[Source data]
=== Begin Enclosure ===

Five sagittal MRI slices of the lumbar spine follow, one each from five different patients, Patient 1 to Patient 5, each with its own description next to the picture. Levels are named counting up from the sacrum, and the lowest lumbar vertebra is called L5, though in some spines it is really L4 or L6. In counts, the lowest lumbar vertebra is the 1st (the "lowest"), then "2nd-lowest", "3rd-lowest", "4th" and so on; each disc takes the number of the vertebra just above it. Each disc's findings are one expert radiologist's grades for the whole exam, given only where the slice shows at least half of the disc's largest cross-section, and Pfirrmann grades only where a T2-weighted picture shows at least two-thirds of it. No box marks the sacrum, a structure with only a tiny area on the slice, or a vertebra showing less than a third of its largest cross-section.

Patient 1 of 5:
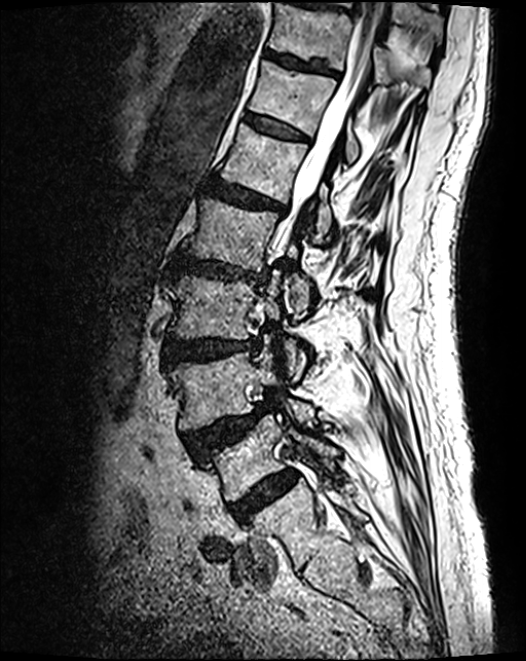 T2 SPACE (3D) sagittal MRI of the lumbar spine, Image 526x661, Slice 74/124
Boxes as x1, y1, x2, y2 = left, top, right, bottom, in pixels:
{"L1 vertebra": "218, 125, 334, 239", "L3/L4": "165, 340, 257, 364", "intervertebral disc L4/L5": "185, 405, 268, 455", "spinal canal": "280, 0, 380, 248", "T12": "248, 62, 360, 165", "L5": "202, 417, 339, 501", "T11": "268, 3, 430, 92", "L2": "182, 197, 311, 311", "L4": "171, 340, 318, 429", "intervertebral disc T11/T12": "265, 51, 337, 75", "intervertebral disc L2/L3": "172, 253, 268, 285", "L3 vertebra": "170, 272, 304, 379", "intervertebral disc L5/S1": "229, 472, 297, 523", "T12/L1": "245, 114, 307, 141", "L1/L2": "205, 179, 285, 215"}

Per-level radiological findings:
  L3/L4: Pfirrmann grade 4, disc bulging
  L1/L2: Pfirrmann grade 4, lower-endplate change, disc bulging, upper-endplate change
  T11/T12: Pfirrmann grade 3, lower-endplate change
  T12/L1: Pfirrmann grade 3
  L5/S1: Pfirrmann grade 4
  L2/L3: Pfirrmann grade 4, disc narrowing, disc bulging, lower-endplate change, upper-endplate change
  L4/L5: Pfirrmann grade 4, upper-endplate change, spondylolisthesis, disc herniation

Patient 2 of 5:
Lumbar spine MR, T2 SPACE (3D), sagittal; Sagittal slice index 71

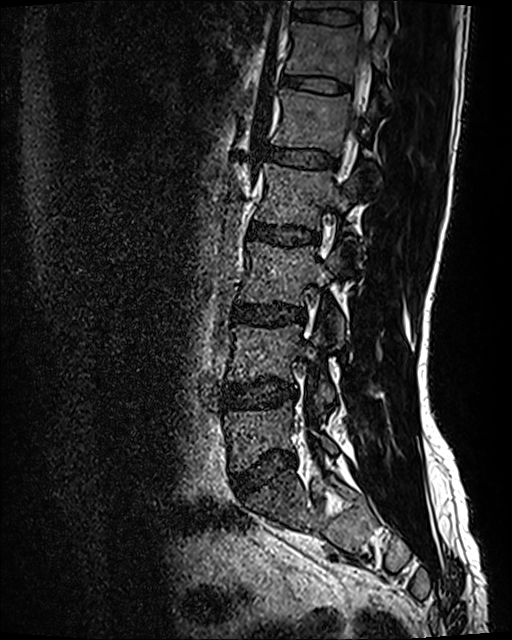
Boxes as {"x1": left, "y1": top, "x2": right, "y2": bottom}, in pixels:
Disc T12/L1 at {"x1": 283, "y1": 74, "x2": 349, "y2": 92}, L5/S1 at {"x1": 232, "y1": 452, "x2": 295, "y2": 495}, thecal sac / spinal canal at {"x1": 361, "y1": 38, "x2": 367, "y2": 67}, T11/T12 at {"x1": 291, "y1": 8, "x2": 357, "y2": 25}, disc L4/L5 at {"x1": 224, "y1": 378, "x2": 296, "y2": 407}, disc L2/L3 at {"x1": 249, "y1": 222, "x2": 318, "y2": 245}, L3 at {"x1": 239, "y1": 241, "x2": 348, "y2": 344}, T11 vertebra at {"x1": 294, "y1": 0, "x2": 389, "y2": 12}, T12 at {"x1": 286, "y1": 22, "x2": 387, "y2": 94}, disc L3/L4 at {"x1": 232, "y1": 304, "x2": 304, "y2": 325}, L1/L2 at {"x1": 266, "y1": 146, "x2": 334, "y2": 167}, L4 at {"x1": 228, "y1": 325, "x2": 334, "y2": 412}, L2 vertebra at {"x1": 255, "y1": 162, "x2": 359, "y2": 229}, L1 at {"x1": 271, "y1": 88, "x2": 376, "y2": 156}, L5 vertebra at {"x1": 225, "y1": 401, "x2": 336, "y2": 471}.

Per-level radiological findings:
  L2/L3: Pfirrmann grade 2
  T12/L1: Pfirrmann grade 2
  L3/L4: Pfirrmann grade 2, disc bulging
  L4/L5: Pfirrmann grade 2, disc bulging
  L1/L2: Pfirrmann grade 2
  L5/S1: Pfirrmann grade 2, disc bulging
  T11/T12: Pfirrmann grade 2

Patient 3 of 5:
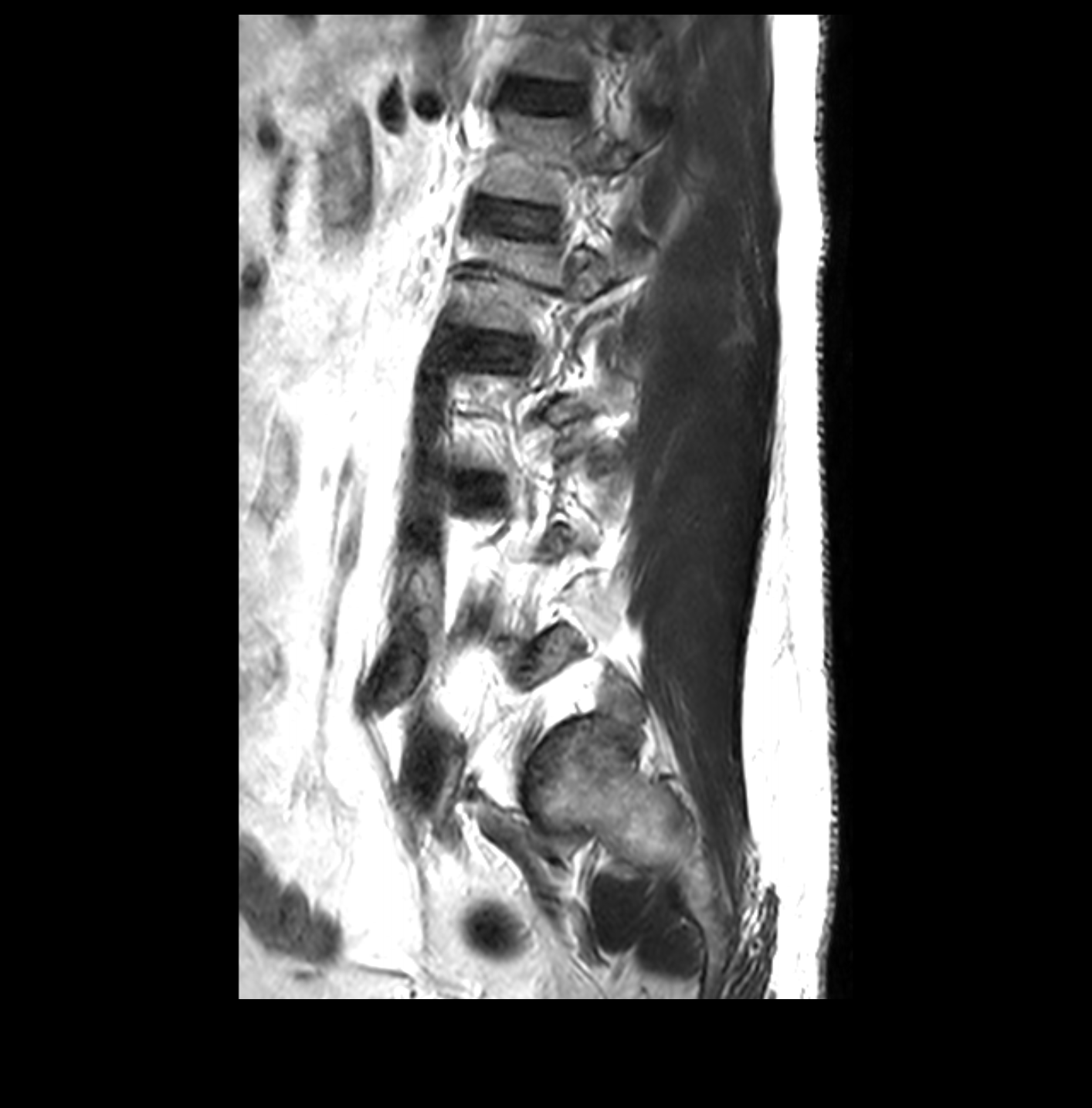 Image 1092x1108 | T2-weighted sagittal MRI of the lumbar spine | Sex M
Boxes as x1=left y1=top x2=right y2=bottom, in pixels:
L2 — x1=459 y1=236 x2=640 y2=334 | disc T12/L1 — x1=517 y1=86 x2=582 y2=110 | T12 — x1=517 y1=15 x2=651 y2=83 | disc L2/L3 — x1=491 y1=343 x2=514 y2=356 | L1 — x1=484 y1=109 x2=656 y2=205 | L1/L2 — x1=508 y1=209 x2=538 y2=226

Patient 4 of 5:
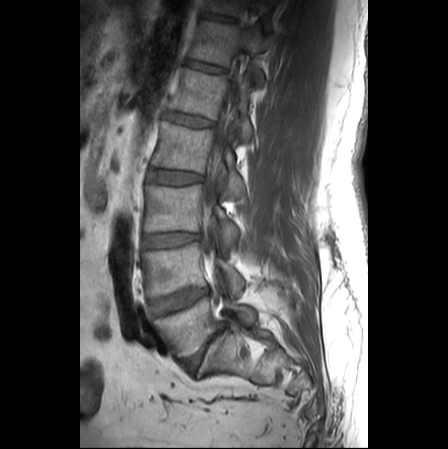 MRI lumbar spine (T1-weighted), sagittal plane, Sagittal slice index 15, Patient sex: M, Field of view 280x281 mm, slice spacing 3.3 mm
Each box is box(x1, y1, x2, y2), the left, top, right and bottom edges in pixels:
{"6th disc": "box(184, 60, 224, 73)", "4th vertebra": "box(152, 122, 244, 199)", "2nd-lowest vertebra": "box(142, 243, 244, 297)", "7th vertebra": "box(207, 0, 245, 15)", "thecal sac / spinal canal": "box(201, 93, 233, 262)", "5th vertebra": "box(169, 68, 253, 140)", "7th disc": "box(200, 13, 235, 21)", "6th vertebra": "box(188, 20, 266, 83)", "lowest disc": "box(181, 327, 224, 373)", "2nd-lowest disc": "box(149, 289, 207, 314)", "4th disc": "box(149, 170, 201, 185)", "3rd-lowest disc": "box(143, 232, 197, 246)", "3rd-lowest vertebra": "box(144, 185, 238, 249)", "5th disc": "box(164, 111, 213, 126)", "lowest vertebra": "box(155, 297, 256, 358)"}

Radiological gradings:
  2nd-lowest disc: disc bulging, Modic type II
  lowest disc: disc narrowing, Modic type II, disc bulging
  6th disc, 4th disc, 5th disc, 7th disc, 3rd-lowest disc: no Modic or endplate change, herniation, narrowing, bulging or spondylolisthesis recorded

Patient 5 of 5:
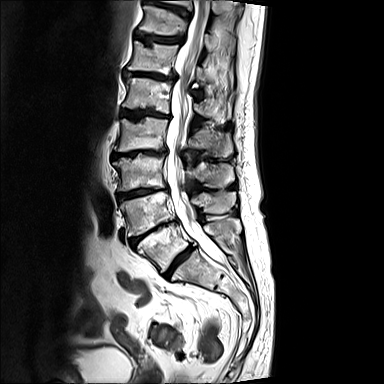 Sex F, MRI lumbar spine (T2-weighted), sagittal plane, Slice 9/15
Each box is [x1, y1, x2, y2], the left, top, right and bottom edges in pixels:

=== End Enclosure ===

ASSIGNED TASK -
What is needed is an exact printout of all the entries, without the pictures.

OUTPUT FOR THIS TASK -
Five sagittal MRI slices of the lumbar spine follow, one each from five different patients, Patient 1 to Patient 5, each with its own description next to the picture. Levels are named counting up from the sacrum, and the lowest lumbar vertebra is called L5, though in some spines it is really L4 or L6. In counts, the lowest lumbar vertebra is the 1st (the "lowest"), then "2nd-lowest", "3rd-lowest", "4th" and so on; each disc takes the number of the vertebra just above it. Each disc's findings are one expert radiologist's grades for the whole exam, given only where the slice shows at least half of the disc's largest cross-section, and Pfirrmann grades only where a T2-weighted picture shows at least two-thirds of it. No box marks the sacrum, a structure with only a tiny area on the slice, or a vertebra showing less than a third of its largest cross-section.

Patient 1 of 5:
 T2 SPACE (3D) sagittal MRI of the lumbar spine, Image 526x661, Slice 74/124
Boxes as x1, y1, x2, y2 = left, top, right, bottom, in pixels:
{"L1 vertebra": "218, 125, 334, 239", "L3/L4": "165, 340, 257, 364", "intervertebral disc L4/L5": "185, 405, 268, 455", "spinal canal": "280, 0, 380, 248", "T12": "248, 62, 360, 165", "L5": "202, 417, 339, 501", "T11": "268, 3, 430, 92", "L2": "182, 197, 311, 311", "L4": "171, 340, 318, 429", "intervertebral disc T11/T12": "265, 51, 337, 75", "intervertebral disc L2/L3": "172, 253, 268, 285", "L3 vertebra": "170, 272, 304, 379", "intervertebral disc L5/S1": "229, 472, 297, 523", "T12/L1": "245, 114, 307, 141", "L1/L2": "205, 179, 285, 215"}

Per-level radiological findings:
  L3/L4: Pfirrmann grade 4, disc bulging
  L1/L2: Pfirrmann grade 4, lower-endplate change, disc bulging, upper-endplate change
  T11/T12: Pfirrmann grade 3, lower-endplate change
  T12/L1: Pfirrmann grade 3
  L5/S1: Pfirrmann grade 4
  L2/L3: Pfirrmann grade 4, disc narrowing, disc bulging, lower-endplate change, upper-endplate change
  L4/L5: Pfirrmann grade 4, upper-endplate change, spondylolisthesis, disc herniation

Patient 2 of 5:
Lumbar spine MR, T2 SPACE (3D), sagittal; Sagittal slice index 71

Boxes as {"x1": left, "y1": top, "x2": right, "y2": bottom}, in pixels:
Disc T12/L1 at {"x1": 283, "y1": 74, "x2": 349, "y2": 92}, L5/S1 at {"x1": 232, "y1": 452, "x2": 295, "y2": 495}, thecal sac / spinal canal at {"x1": 361, "y1": 38, "x2": 367, "y2": 67}, T11/T12 at {"x1": 291, "y1": 8, "x2": 357, "y2": 25}, disc L4/L5 at {"x1": 224, "y1": 378, "x2": 296, "y2": 407}, disc L2/L3 at {"x1": 249, "y1": 222, "x2": 318, "y2": 245}, L3 at {"x1": 239, "y1": 241, "x2": 348, "y2": 344}, T11 vertebra at {"x1": 294, "y1": 0, "x2": 389, "y2": 12}, T12 at {"x1": 286, "y1": 22, "x2": 387, "y2": 94}, disc L3/L4 at {"x1": 232, "y1": 304, "x2": 304, "y2": 325}, L1/L2 at {"x1": 266, "y1": 146, "x2": 334, "y2": 167}, L4 at {"x1": 228, "y1": 325, "x2": 334, "y2": 412}, L2 vertebra at {"x1": 255, "y1": 162, "x2": 359, "y2": 229}, L1 at {"x1": 271, "y1": 88, "x2": 376, "y2": 156}, L5 vertebra at {"x1": 225, "y1": 401, "x2": 336, "y2": 471}.

Per-level radiological findings:
  L2/L3: Pfirrmann grade 2
  T12/L1: Pfirrmann grade 2
  L3/L4: Pfirrmann grade 2, disc bulging
  L4/L5: Pfirrmann grade 2, disc bulging
  L1/L2: Pfirrmann grade 2
  L5/S1: Pfirrmann grade 2, disc bulging
  T11/T12: Pfirrmann grade 2

Patient 3 of 5:
 Image 1092x1108 | T2-weighted sagittal MRI of the lumbar spine | Sex M
Boxes as x1=left y1=top x2=right y2=bottom, in pixels:
L2 — x1=459 y1=236 x2=640 y2=334 | disc T12/L1 — x1=517 y1=86 x2=582 y2=110 | T12 — x1=517 y1=15 x2=651 y2=83 | disc L2/L3 — x1=491 y1=343 x2=514 y2=356 | L1 — x1=484 y1=109 x2=656 y2=205 | L1/L2 — x1=508 y1=209 x2=538 y2=226

Patient 4 of 5:
 MRI lumbar spine (T1-weighted), sagittal plane, Sagittal slice index 15, Patient sex: M, Field of view 280x281 mm, slice spacing 3.3 mm
Each box is box(x1, y1, x2, y2), the left, top, right and bottom edges in pixels:
{"6th disc": "box(184, 60, 224, 73)", "4th vertebra": "box(152, 122, 244, 199)", "2nd-lowest vertebra": "box(142, 243, 244, 297)", "7th vertebra": "box(207, 0, 245, 15)", "thecal sac / spinal canal": "box(201, 93, 233, 262)", "5th vertebra": "box(169, 68, 253, 140)", "7th disc": "box(200, 13, 235, 21)", "6th vertebra": "box(188, 20, 266, 83)", "lowest disc": "box(181, 327, 224, 373)", "2nd-lowest disc": "box(149, 289, 207, 314)", "4th disc": "box(149, 170, 201, 185)", "3rd-lowest disc": "box(143, 232, 197, 246)", "3rd-lowest vertebra": "box(144, 185, 238, 249)", "5th disc": "box(164, 111, 213, 126)", "lowest vertebra": "box(155, 297, 256, 358)"}

Radiological gradings:
  2nd-lowest disc: disc bulging, Modic type II
  lowest disc: disc narrowing, Modic type II, disc bulging
  6th disc, 4th disc, 5th disc, 7th disc, 3rd-lowest disc: no Modic or endplate change, herniation, narrowing, bulging or spondylolisthesis recorded

Patient 5 of 5:
 Sex F, MRI lumbar spine (T2-weighted), sagittal plane, Slice 9/15
Each box is [x1, y1, x2, y2], the left, top, right and bottom edges in pixels:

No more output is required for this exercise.